В нашем аэропорту написано, что нельзя проносить снежные шары.
Слава богу. Снежные шары. Хотя это как-то странно. Когда на тебя нападут зомби, вряд ли ты подумаешь: «Черт. Был бы у меня сейчас мой снежный шар».
Виктор недавно просмотрел мой список предметов, которые нельзя проносить в самолет, но которые было бы неплохо иметь в случае зомби-апокалипсиса, и заметил, что он какой-то сомнительный.
– Зачем тебе в этом списке выпивка? – спросил он.
– Ты думаешь, что я собираюсь участвовать в зомби-апокалипсисе трезвой? – я покачала головой. – Я думаю, что с ясной головой наблюдать все это – не лучшее решение. Кроме того, спирт отлично дезинфицирует.
– Уверен, что Баттерскотч шнапс
[36] – не самое лучшее средство для дезинфекции ран. – Что говорить, Виктор знал меня слишком хорошо. – А это что еще? Водяные пистолетики? Клюшка для лакросса? Да это же просто список вещей, с которыми тебе хотелось бы поиграть.
– Нет, – начала объяснять я, посмотрев на него так, будто он сморозил полную глупость. – Все это оружие, для которого не нужны боеприпасы. Клюшку для лакросса можно использовать, чтобы не дать возможности зомби к тебе подойти, после чего их можно будет обрызгать кислотой.
– Кислотой… от которой твой пистолетик расплавится, – ответил Виктор.
– Ой, – запнулась я. – Действительно. Ладно. Тогда мы наполним их святой водой на случай нападения вампиров.
– Вампиров?
Я сделала снисходительный вздох – он явно не разбирался в этом вопросе.
– Что ж, если зомби окажутся реальностью, то мы ни от чего не застрахованы, Виктор. На самом деле, я подумываю о том, чтобы начать новый список под названием «На случай нападения вампиров». Потому что я всегда все планирую заранее.
Виктор рассмеялся и сказал, что я заняла оборонительную позицию и пытаюсь оправдаться, однако я вполне уверена, что «оборона» – как раз то, что нужно иметь в виду, когда занят подготовкой к атаке монстров. Кроме этого, нужно быть немного мудаком и забить на маленьких детей, которые наверняка будут только мешаться под ногами, а также запастись бейсбольными битами, заточенными под колья на случай встречи с вампирами. Только при такой подготовке и можно выжить.
Так что,
Аэропорт – все-таки не самое ужасное место на свете.
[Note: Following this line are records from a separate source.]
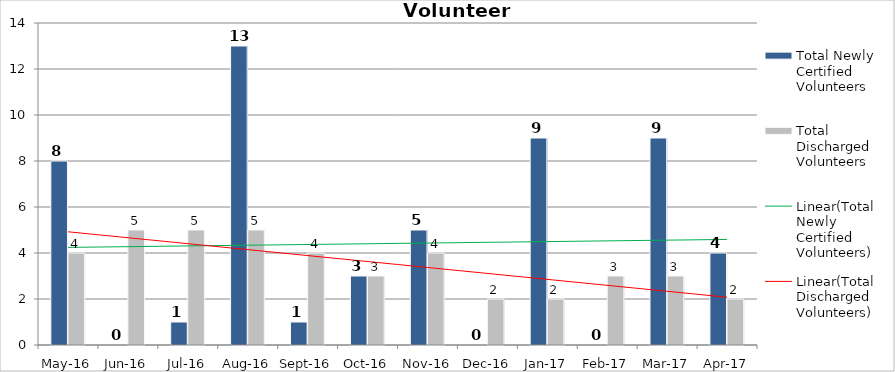
| Category | Total Newly Certified Volunteers | Total Discharged Volunteers |
|---|---|---|
| May-16 | 8 | 4 |
| Jun-16 | 0 | 5 |
| Jul-16 | 1 | 5 |
| Aug-16 | 13 | 5 |
| Sep-16 | 1 | 4 |
| Oct-16 | 3 | 3 |
| Nov-16 | 5 | 4 |
| Dec-16 | 0 | 2 |
| Jan-17 | 9 | 2 |
| Feb-17 | 0 | 3 |
| Mar-17 | 9 | 3 |
| Apr-17 | 4 | 2 |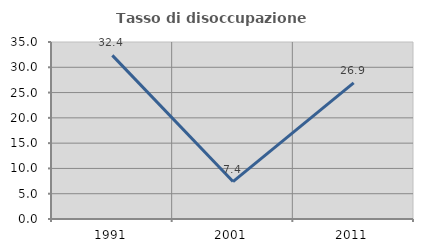
| Category | Tasso di disoccupazione giovanile  |
|---|---|
| 1991.0 | 32.353 |
| 2001.0 | 7.407 |
| 2011.0 | 26.923 |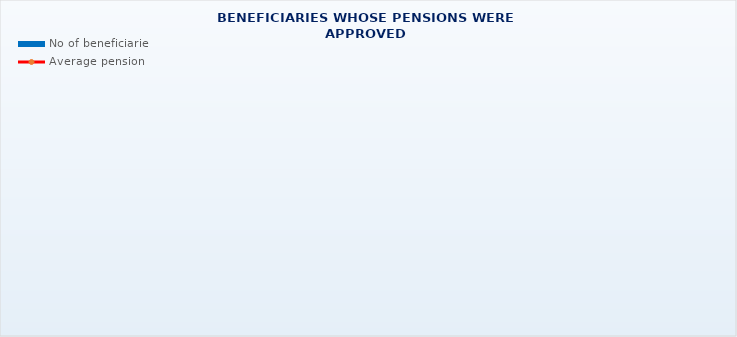
| Category | No of beneficiaries |
|---|---|
| Authorised officials in internal affairs, judicial officers and workers engaged in demining work: | 17264 |
| Pension beneficiaries entitled under the Fire Services Act (Official Gazette 125/19) | 267 |
| Active military personnel - DVO  | 15994 |
| Croatian Homeland Army veterans mobilised from 1941 to 1945 | 2401 |
| Former political prisoners | 2296 |
| Croatian Veterans from the Homeland War - ZOHBDR (Act on Croatian Homeland War Veterans and Their Family Members) | 70977 |
| Pensions approved under general regulations and determined according to the Act on the Rights of Croatian Homeland War Veterans and their Family Members (ZOHBDR), in 2017 (Art. 27, 35, 48 and 49, paragraph 2)    | 53837 |
| Former Yugoslav People's Army members - JNA   | 4165 |
| Former Yugoslav People's Army members - JNA - Art. 185 of Pension Insurance Act (ZOMO)  | 158 |
| National Liberation War veterans - NOR | 6111 |
| Members of the Croatian Parliament, members of the Government, judges of the Constitutional Court and the Auditor General | 684 |
| Members of the Parliamentary Executive Council and administratively retired federal civil servants  (relates to the former SFRY) | 71 |
| Former officials of federal bodies o the former SFRJ -  Article 38 of the Pension Insurance Act (ZOMO) | 22 |
| Full members of the Croatian Academy of Sciences and Arts - HAZU | 130 |
| Miners from the Istrian coal mines "Tupljak" d.d. Labin  | 249 |
| Workers professionally exposed to asbestos | 840 |
| Insurees - crew members on a ship in international and national navigation  - Article  129, paragraph 2 of the Maritime Code | 198 |
| Members of the Croatian Defence Council - HVO  | 6745 |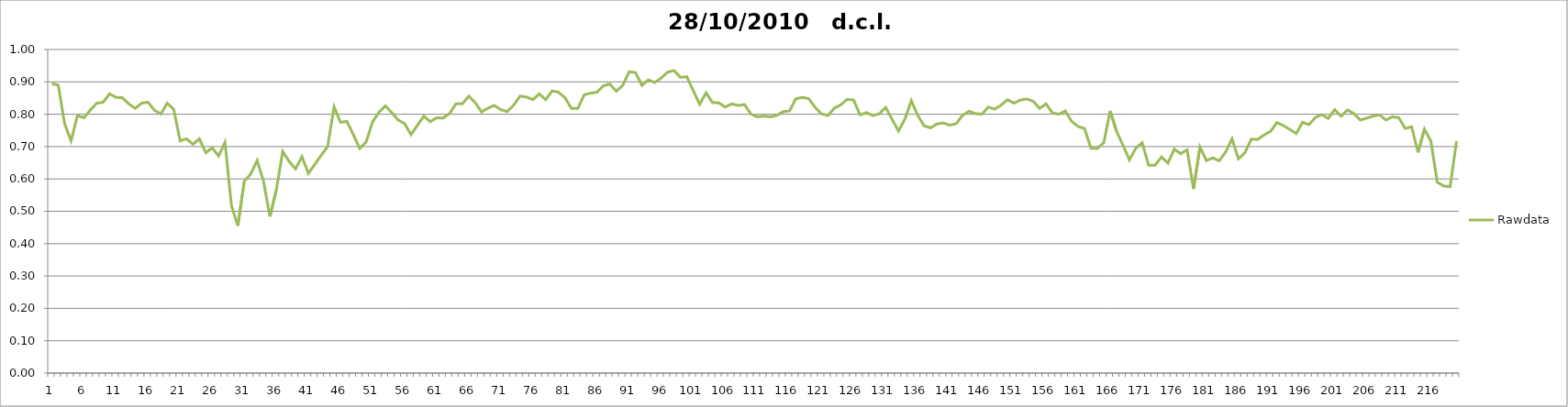
| Category | Rawdata |
|---|---|
| 0 | 0.894 |
| 1 | 0.89 |
| 2 | 0.77 |
| 3 | 0.718 |
| 4 | 0.796 |
| 5 | 0.789 |
| 6 | 0.813 |
| 7 | 0.834 |
| 8 | 0.837 |
| 9 | 0.863 |
| 10 | 0.852 |
| 11 | 0.851 |
| 12 | 0.832 |
| 13 | 0.818 |
| 14 | 0.834 |
| 15 | 0.837 |
| 16 | 0.812 |
| 17 | 0.801 |
| 18 | 0.834 |
| 19 | 0.815 |
| 20 | 0.718 |
| 21 | 0.724 |
| 22 | 0.707 |
| 23 | 0.724 |
| 24 | 0.681 |
| 25 | 0.696 |
| 26 | 0.671 |
| 27 | 0.713 |
| 28 | 0.518 |
| 29 | 0.455 |
| 30 | 0.593 |
| 31 | 0.615 |
| 32 | 0.657 |
| 33 | 0.593 |
| 34 | 0.484 |
| 35 | 0.566 |
| 36 | 0.685 |
| 37 | 0.654 |
| 38 | 0.631 |
| 39 | 0.669 |
| 40 | 0.617 |
| 41 | 0.645 |
| 42 | 0.673 |
| 43 | 0.7 |
| 44 | 0.823 |
| 45 | 0.775 |
| 46 | 0.778 |
| 47 | 0.737 |
| 48 | 0.694 |
| 49 | 0.714 |
| 50 | 0.776 |
| 51 | 0.806 |
| 52 | 0.826 |
| 53 | 0.805 |
| 54 | 0.782 |
| 55 | 0.771 |
| 56 | 0.737 |
| 57 | 0.766 |
| 58 | 0.794 |
| 59 | 0.777 |
| 60 | 0.789 |
| 61 | 0.788 |
| 62 | 0.802 |
| 63 | 0.832 |
| 64 | 0.832 |
| 65 | 0.856 |
| 66 | 0.836 |
| 67 | 0.807 |
| 68 | 0.819 |
| 69 | 0.827 |
| 70 | 0.814 |
| 71 | 0.808 |
| 72 | 0.828 |
| 73 | 0.856 |
| 74 | 0.853 |
| 75 | 0.845 |
| 76 | 0.863 |
| 77 | 0.845 |
| 78 | 0.872 |
| 79 | 0.868 |
| 80 | 0.851 |
| 81 | 0.818 |
| 82 | 0.818 |
| 83 | 0.86 |
| 84 | 0.865 |
| 85 | 0.868 |
| 86 | 0.888 |
| 87 | 0.893 |
| 88 | 0.871 |
| 89 | 0.889 |
| 90 | 0.931 |
| 91 | 0.929 |
| 92 | 0.889 |
| 93 | 0.906 |
| 94 | 0.898 |
| 95 | 0.912 |
| 96 | 0.93 |
| 97 | 0.935 |
| 98 | 0.914 |
| 99 | 0.916 |
| 100 | 0.873 |
| 101 | 0.831 |
| 102 | 0.866 |
| 103 | 0.836 |
| 104 | 0.835 |
| 105 | 0.822 |
| 106 | 0.832 |
| 107 | 0.827 |
| 108 | 0.83 |
| 109 | 0.8 |
| 110 | 0.792 |
| 111 | 0.794 |
| 112 | 0.792 |
| 113 | 0.796 |
| 114 | 0.808 |
| 115 | 0.81 |
| 116 | 0.848 |
| 117 | 0.852 |
| 118 | 0.848 |
| 119 | 0.821 |
| 120 | 0.801 |
| 121 | 0.796 |
| 122 | 0.819 |
| 123 | 0.829 |
| 124 | 0.846 |
| 125 | 0.844 |
| 126 | 0.798 |
| 127 | 0.805 |
| 128 | 0.796 |
| 129 | 0.801 |
| 130 | 0.821 |
| 131 | 0.784 |
| 132 | 0.748 |
| 133 | 0.785 |
| 134 | 0.842 |
| 135 | 0.796 |
| 136 | 0.764 |
| 137 | 0.758 |
| 138 | 0.77 |
| 139 | 0.773 |
| 140 | 0.766 |
| 141 | 0.771 |
| 142 | 0.797 |
| 143 | 0.809 |
| 144 | 0.802 |
| 145 | 0.8 |
| 146 | 0.822 |
| 147 | 0.816 |
| 148 | 0.828 |
| 149 | 0.845 |
| 150 | 0.834 |
| 151 | 0.844 |
| 152 | 0.847 |
| 153 | 0.84 |
| 154 | 0.818 |
| 155 | 0.832 |
| 156 | 0.804 |
| 157 | 0.8 |
| 158 | 0.81 |
| 159 | 0.778 |
| 160 | 0.762 |
| 161 | 0.756 |
| 162 | 0.695 |
| 163 | 0.694 |
| 164 | 0.712 |
| 165 | 0.81 |
| 166 | 0.747 |
| 167 | 0.704 |
| 168 | 0.659 |
| 169 | 0.695 |
| 170 | 0.712 |
| 171 | 0.642 |
| 172 | 0.642 |
| 173 | 0.668 |
| 174 | 0.649 |
| 175 | 0.692 |
| 176 | 0.678 |
| 177 | 0.69 |
| 178 | 0.569 |
| 179 | 0.699 |
| 180 | 0.657 |
| 181 | 0.665 |
| 182 | 0.656 |
| 183 | 0.683 |
| 184 | 0.724 |
| 185 | 0.662 |
| 186 | 0.681 |
| 187 | 0.723 |
| 188 | 0.722 |
| 189 | 0.736 |
| 190 | 0.747 |
| 191 | 0.774 |
| 192 | 0.765 |
| 193 | 0.753 |
| 194 | 0.74 |
| 195 | 0.775 |
| 196 | 0.768 |
| 197 | 0.79 |
| 198 | 0.799 |
| 199 | 0.787 |
| 200 | 0.814 |
| 201 | 0.794 |
| 202 | 0.813 |
| 203 | 0.802 |
| 204 | 0.782 |
| 205 | 0.788 |
| 206 | 0.794 |
| 207 | 0.798 |
| 208 | 0.782 |
| 209 | 0.792 |
| 210 | 0.789 |
| 211 | 0.756 |
| 212 | 0.761 |
| 213 | 0.682 |
| 214 | 0.754 |
| 215 | 0.717 |
| 216 | 0.59 |
| 217 | 0.578 |
| 218 | 0.576 |
| 219 | 0.717 |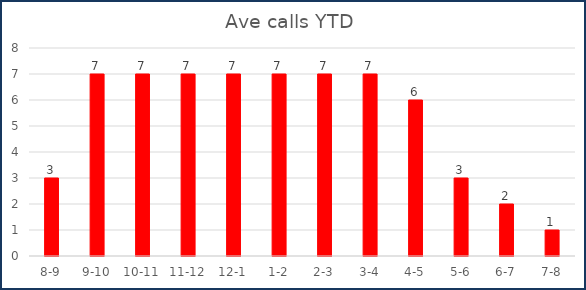
| Category | Ave calls YTD |
|---|---|
| 8-9 | 3 |
| 9-10 | 7 |
| 10-11 | 7 |
| 11-12 | 7 |
| 12-1 | 7 |
| 1-2 | 7 |
| 2-3 | 7 |
| 3-4 | 7 |
| 4-5 | 6 |
| 5-6 | 3 |
| 6-7 | 2 |
| 7-8 | 1 |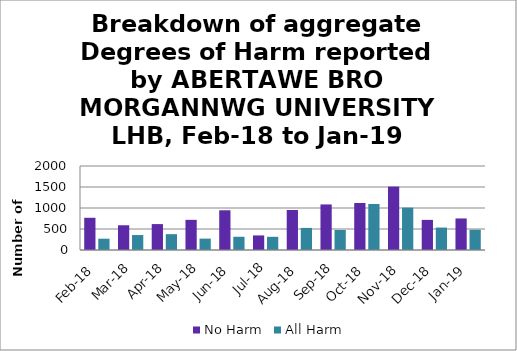
| Category | No Harm | All Harm |
|---|---|---|
| Feb-18 | 767 | 269 |
| Mar-18 | 589 | 356 |
| Apr-18 | 617 | 377 |
| May-18 | 718 | 271 |
| Jun-18 | 946 | 315 |
| Jul-18 | 347 | 314 |
| Aug-18 | 953 | 526 |
| Sep-18 | 1085 | 477 |
| Oct-18 | 1119 | 1095 |
| Nov-18 | 1510 | 1009 |
| Dec-18 | 717 | 534 |
| Jan-19 | 751 | 483 |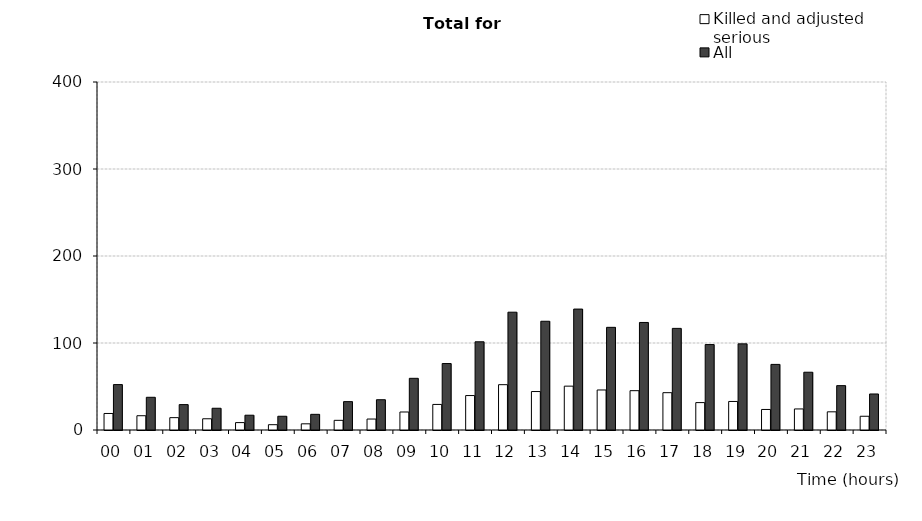
| Category | Killed and adjusted serious | All |
|---|---|---|
| 00 | 19 | 52.2 |
| 01 | 16.4 | 37.6 |
| 02 | 14.2 | 29.2 |
| 03 | 12.9 | 25 |
| 04 | 8.5 | 17 |
| 05 | 6.1 | 15.8 |
| 06 | 7.1 | 18 |
| 07 | 11.1 | 32.6 |
| 08 | 12.6 | 34.8 |
| 09 | 20.7 | 59.4 |
| 10 | 29.4 | 76.4 |
| 11 | 39.6 | 101.4 |
| 12 | 52.1 | 135.4 |
| 13 | 44.2 | 125 |
| 14 | 50.4 | 139 |
| 15 | 46 | 118 |
| 16 | 45.2 | 123.6 |
| 17 | 42.9 | 116.8 |
| 18 | 31.5 | 98.2 |
| 19 | 32.8 | 99 |
| 20 | 23.6 | 75.4 |
| 21 | 24.2 | 66.4 |
| 22 | 20.9 | 51 |
| 23 | 15.8 | 41.4 |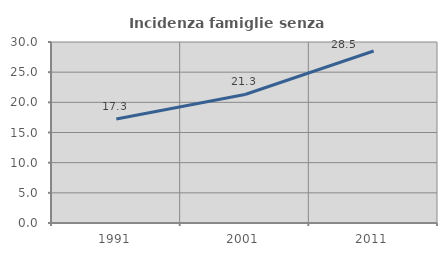
| Category | Incidenza famiglie senza nuclei |
|---|---|
| 1991.0 | 17.252 |
| 2001.0 | 21.3 |
| 2011.0 | 28.505 |

Легче, может, и будет. Но лучше не станет
В данный момент я переживаю заключительный этап обострения моего ревматоидного артрита. Такое у меня случается всего лишь парочку раз за год, но когда это происходит, то каждый день мне приходится выживать. Знаю, это звучит нелепо и претенциозно, поскольку я, по крайней мере, знаю, что, в конечном итоге, боль обязательно пройдет, и я смогу встать с кровати и больше не придется сдерживать крики. Кажется, что первые несколько дней самые мучительные, поэтому всегда заканчиваются вызовом «Неотложки». Следующие несколько дней боль уже слегка уменьшается, но я уже настолько вымотана недосыпом и предыдущими днями адских пыток, что все равно чувствую себя отвратительно. Семья и друзья понимают мое состояние и заботятся обо мне, но после нескольких дней созерцания того, как ты ковыляешь по дому и плачешь у ванной, даже они устают от такой жизни. В следующие два дня меня накрывает такая безумная усталость, словно я нахожусь под наркотой. Хочется встать, работать, убираться и улыбаться, но ты засыпаешь на премьерном показе спектакля с участи-ем твоей дочери, и тебе приходится покинуть зал, чтобы вернуться в кровать во время всеобщего торжества.
Жизнь течет своим чередом. Затем наступает депрессия. Это знакомое чувство, что ты никогда не придешь в норму. Страх, что приступы станут повторяться чаще, а то и вовсе никогда не пройдут. В этот период я настолько устаю от борьбы, что начинаю прислушиваться ко всем страшным и глупым мыслям, которые приходят мне в голову. Например, о том, что ты обуза для своей семьи. Что все это лишь у тебя в голове. Что будь ты лучше или сильнее, ничего из этого бы с тобой не происходило. Что твой организм неспроста пытается тебя убить, и что нужно просто прекратить делать уколы, принимать стероиды, глотать таблетки и проходить психотерапию.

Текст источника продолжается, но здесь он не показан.